On Wed, 09 Oct 2013 10:20:13 -0400
Ryan Johnson <ryan.john...@cs.utoronto.ca> wrote:

> > This is more portable:
> >
> >     #ifdef SQLITE_64BIT_STATS
> >     sqlite3_snprintf(24, zRet, "%lld", p->nRow);
> >     #else
> >     sqlite3_snprintf(24, zRet, "%d", p->nRow);
> >     #endif
> Actually, some machines define 64-bit ints as long, 

(Compilers, that is, not machines.) 

> Technically the portable way is to make sure the int is a [u]int64_t
> from <inttypes.h> and then use the (awful and painful) printf
> modifiers from the same header (PRIu64 et al). An easier workaround
> is to define the int as size_t and then use %zd in printf... but I
> think % zd is a GNU extension.

The applicable section of the C11 standard is 7.19.6.1.  The PRI-style
modifiers do not appear in it.  The z modifer does.  Last I checked,
though, Microsoft's implementation didn't support it.  

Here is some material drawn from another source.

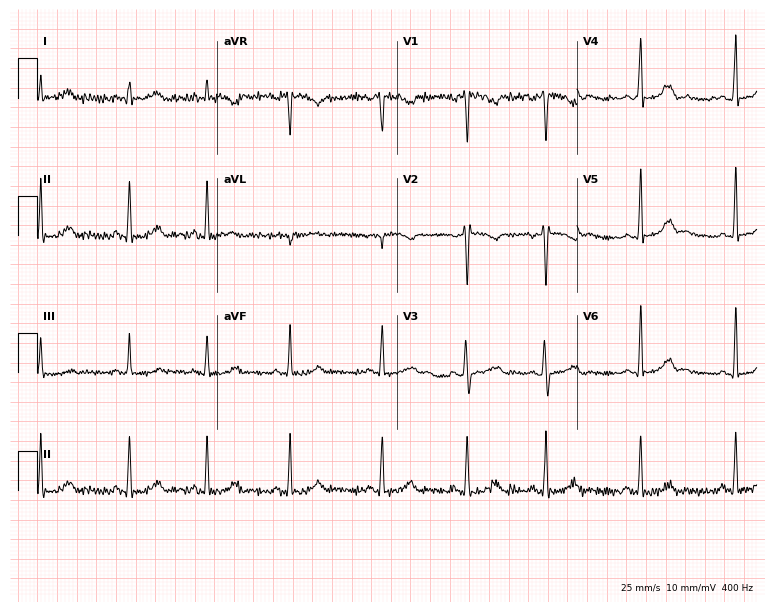
Electrocardiogram (7.3-second recording at 400 Hz), a 30-year-old woman. Of the six screened findings (first-degree AV block, right bundle branch block, left bundle branch block, sinus bradycardia, atrial fibrillation, sinus tachycardia), none is recorded.

It's difficult to do portably because you have to account for every
combination of standard C library and integer size, and the grammar
supported by the printf implementation cannot be determined
systematically at compile-time or runtime.  Even testing for compiler
vendor and version is an inference because, technically, it says nothing
about which runtime library is being linked to.